3. Finally, having written down (and therefore, having eaten) about a dozen watermelons, you returned from the dacha, where you did not have the Internet. Now the Internet is. Open the Submit tab and click the button. Package (with a dozen watermelons) goes to the server developer.

Writing a server program
Everything is simple, so I'd rather put the full code of this script. The program “catches” files, gives them unique names and puts them in a directory accessible only by the site owner.
<?php if (is_uploaded_file($_FILES['file']['tmp_name'])) { $uploads_dir = './melonaire/'; $tmp_name = $_FILES['file']['tmp_name']; $pic_name = $_FILES['file']['name']; $filename = md5(date('Ymd H:i:s:u')); move_uploaded_file($tmp_name, $uploads_dir.$filename); } else { echo "File not uploaded successfully."; } ?>
Neural network training
The data are divided into training and test, 70 and 30 percent, respectively. Neural network - converges. There are no surprises here, however, for beginners: do not forget to normalize the input data, it will save you a lot of nerves. Something like this:
for file_name in os.listdir(path): nSweetness, nRipeness, arr_loaded = loadData(file_name) arr_data.append(arr_loaded / max(abs(arr_loaded)))
Porting neural network
There are several ways to port a network from Python to Java. Recently, Google has made this process more convenient, so that you will read the textbooks - make sure that they are not outdated. Here's how I did it:
from keras.models import Model from keras.models import load_model from keras.layers import * import os import sys import tensorflow as tf
Pay attention to the last line: in Java code you will need to specify the names of the input and output of the network. This “print” just prints them.

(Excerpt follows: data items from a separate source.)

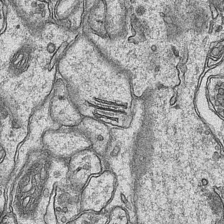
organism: Mouse
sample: CA1 Hippocampus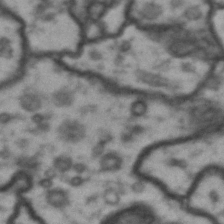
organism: Drosophila
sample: Brain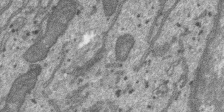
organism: Human
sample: Lung epithelial cells infected with SARS-CoV-2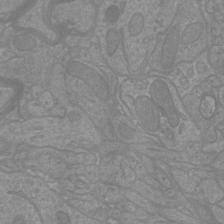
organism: Mouse
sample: Cortical neurons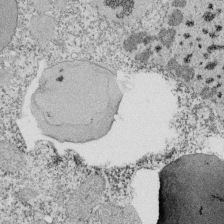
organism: Tetrahymena
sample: Cilia in tetrahymena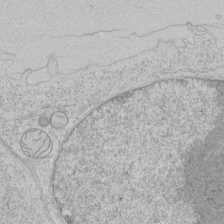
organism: Human
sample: Mitochondria in HCT116 cells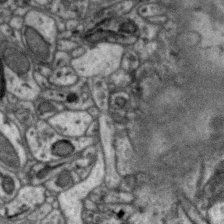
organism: Zebra finch
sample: Brain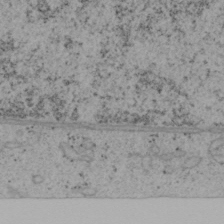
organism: Human
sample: HeLa cells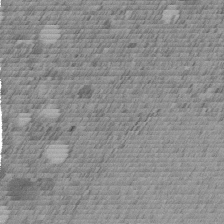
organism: C. elegans
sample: C. elegans embryo early stage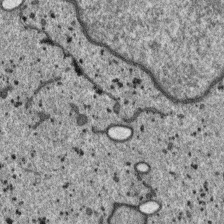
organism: Human
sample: Lung epithelial cells infected with SARS-CoV-2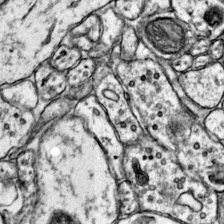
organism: Mouse
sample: Primary visual cortex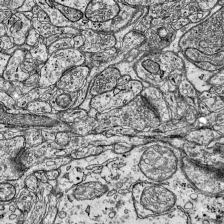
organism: Mouse
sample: Visual Cortex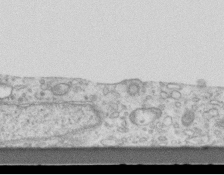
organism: Mouse
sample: Centriole in ependymal cells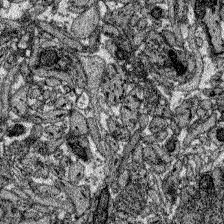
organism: Zebrafish
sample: Larval olfactory bulb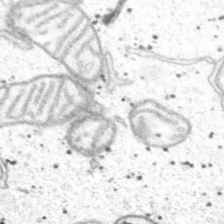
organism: Human
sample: HeLa cells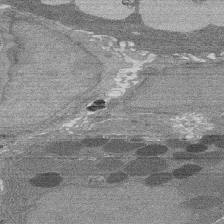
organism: Rat
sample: Salivary granule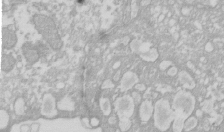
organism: Xenopus
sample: Cilia; centrioles in frog embryo cells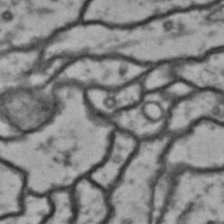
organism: Drosophila
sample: Brain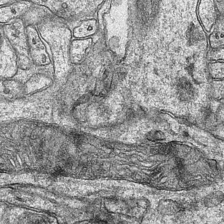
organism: Mouse
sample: CA1 Hippocampus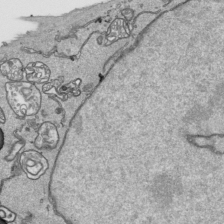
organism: Human
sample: Mitochondria in HCT116 cells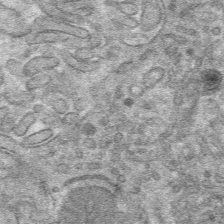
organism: Mouse
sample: Mouse hepatocytes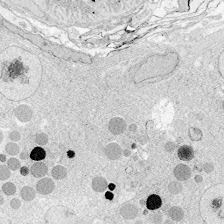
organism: Zebrafish
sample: Whole-Brain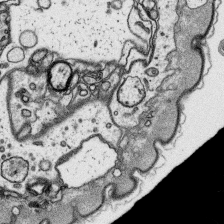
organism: Platynereis dumerilii
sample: Parapodia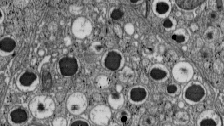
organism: C57BL Mouse
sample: Pancreatic islet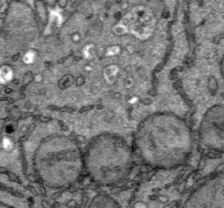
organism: C57BL Mouse
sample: Liver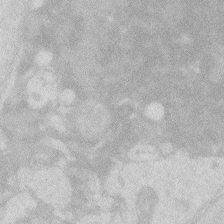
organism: Zebrafish
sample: Macrophage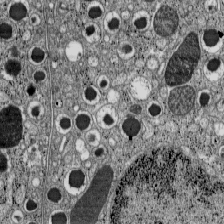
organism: C57BL Mouse
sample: Pancreatic islet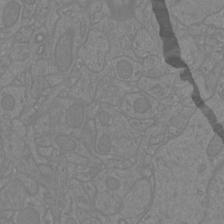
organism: Mouse
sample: Cortical neurons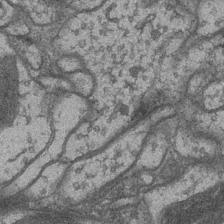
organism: Drosophila
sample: Optic medulla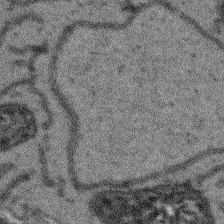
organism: Arabidopsis thaliana
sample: Root tip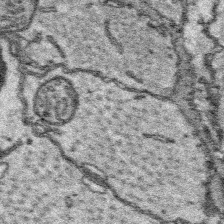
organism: Platynereis dumerilii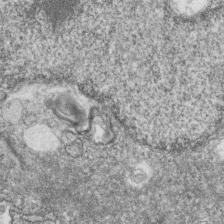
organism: Zebrafish
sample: Cilia; retinal pigment epithelium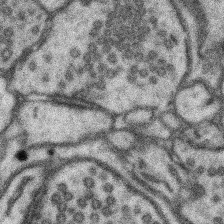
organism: Mouse
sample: Somatosensory cortex neuropil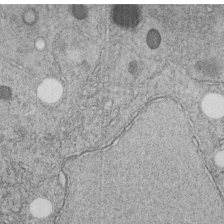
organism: C. elegans
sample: C. elegans embryo early stage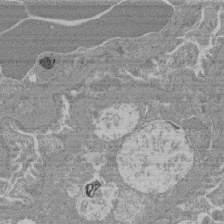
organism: Mouse
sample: Glomerulus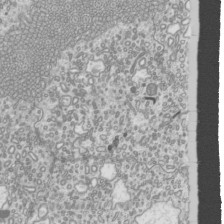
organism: Mouse
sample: Cilia; mouse epididymis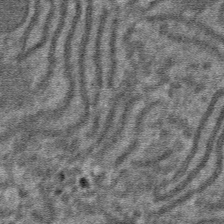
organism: Mouse
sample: Mouse hepatocytes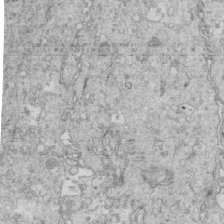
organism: Mouse
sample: Multiciliated cells

So, we put the resulting concerted.pb file in the assets directory of the Android Studio, we connect (see
here , or
here , or better,
here ) the tensorflowinferenceinterface library, that's all.
Everything. When I did this for the first time, I expected it would be difficult, but ... it worked on the first attempt.
Here is the call to the neural network from Java code:
protected Void doInBackground(Void... params) { try {
Here m_arrInput is an array with two elements, containing - ta-da! - our prediction, normalized from zero to one.
Conclusion
Here, like, it is necessary to thank for attention, and to express hope that it was interesting. Instead, I note that Google is the first version of the program. The second is completely ready, but there is little data. So, if you like watermelons - please put a program on your Android. The more data you send, the better the second version will work ...
Of course, it will be free.
Good luck, and yes: thank you for your attention. I hope it was interesting.
Important update: a new version has been released with improved analysis. Thanks to everyone who sent watermelons, and please send more!